Учитель, очевидно тронутый этим единодушием, хотел однако представить ученикам своим еще резоны, но их крики заглушили его голос. Он поднял руку, чтоб восстановить спокойствие; все смолкло.

— Господин Огюст, выходите! — сказал учитель, обращаясь к дверям класса, и вслед за тем на пороге появился маленький мальчик, худощавый, слабенький, бледный; он приближался спокойно, стирая пыль с панталон; это ясно доказывало, что он все время стоял на коленях. Подойдя к двери, мальчик остановился и, опустив глаза, однако без всякого смущения, стал слушать проповедь учителя; но это только по-видимому: в действительности он совсем не слушал ее.

— Господин Огюст! — сказал учитель — великодушие ваших товарищей заставляет меня сегодня простить вам вашу леность и непослушание.
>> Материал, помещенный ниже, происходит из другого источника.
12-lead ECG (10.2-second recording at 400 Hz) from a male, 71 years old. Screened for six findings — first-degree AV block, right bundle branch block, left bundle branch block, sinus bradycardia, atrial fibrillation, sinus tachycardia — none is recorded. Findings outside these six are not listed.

Тронутый их просьбами, я совершенно освобождаю вас от наказания, которое вы однако вполне заслужили. Не благодарите меня (Огюст и не думал благодарить его), но знайте, что я в последний раз оказываю вам снисхождение, а для того чтоб быть достойным великодушия ваших товарищей, постарайтесь же наконец сделаться похожим на них. Ступайте и не доводите меня больше до необходимости наказывать вас!
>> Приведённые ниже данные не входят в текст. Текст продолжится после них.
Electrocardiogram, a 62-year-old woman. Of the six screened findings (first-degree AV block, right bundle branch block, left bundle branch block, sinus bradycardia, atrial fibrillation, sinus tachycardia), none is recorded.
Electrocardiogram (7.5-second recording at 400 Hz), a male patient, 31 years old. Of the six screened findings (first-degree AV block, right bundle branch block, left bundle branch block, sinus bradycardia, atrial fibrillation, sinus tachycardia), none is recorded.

— Да здравствует учитель! — закричали хором школьники; но маленький Огюст молчал; он также равнодушно принял прощение, как незадолго перед тем принял наказание. Шумная толпа удалилась, увлекая с собой бывшего узника; но тот, вместо того, чтобы присоединить свой голос к возгласам товарищей, шел тихо, нахмурив брови, очевидно погруженный в тяжкие думы.

— Ты, должно быть, очень скучал в классе, один, да еще на коленях? — спрашивали его товарищи.

— Нет! — отвечал он задумчиво-Нет… я думал, я ломал голову, как бы найти… и мне кажется, что… — Затем, подняв голову, он воскликнул со сверкающими глазами:

— Ну, да! Именно так я и понял!..

— Что понял? — спросили товарищи.

— Пойдемте, пойдемте все! — крикнул он и пустился во всю прыть по направлению к деревне. Веселая толпа бросилась вслед за ним, но самые быстроногие едва поспевали.

Он добежал до густой рощи, которая находилась за лужайкой: «Подождите!» — сказал он товарищам и скрылся в чаще, откуда тотчас же вернулся со связкой деревянных палочек. «Все оказалось на том же месте, где я спрятал», — сказал он, разбирая в траве связку, в которой показались стрелы, лук и деревянные хлопушки — обыкновенная забава деревенских детей. Разложив перед собой все это, Огюст сел, вынул из кармана нож, вырезал прут из орешника и стал рассучивать и перетирать веревку, чтобы приготовить паклю. Продолжая работать с лихорадочным оживлением, он в то же время объяснял что делает окружающим с таким серьезным видом, словно он разрешает задачу, которая всех их также интересует, как его самого. Эта важная задача заключалась в том, чтобы хлопушки, которые выбрасывали пыж очень слабо и без определенного направления, обратить в настоящие боевые снаряды, пригодные для стрельбы в более или менее далекую цель; другими словами, это значило сделать из трескучей невинной игрушки оружие до некоторой степени опасное.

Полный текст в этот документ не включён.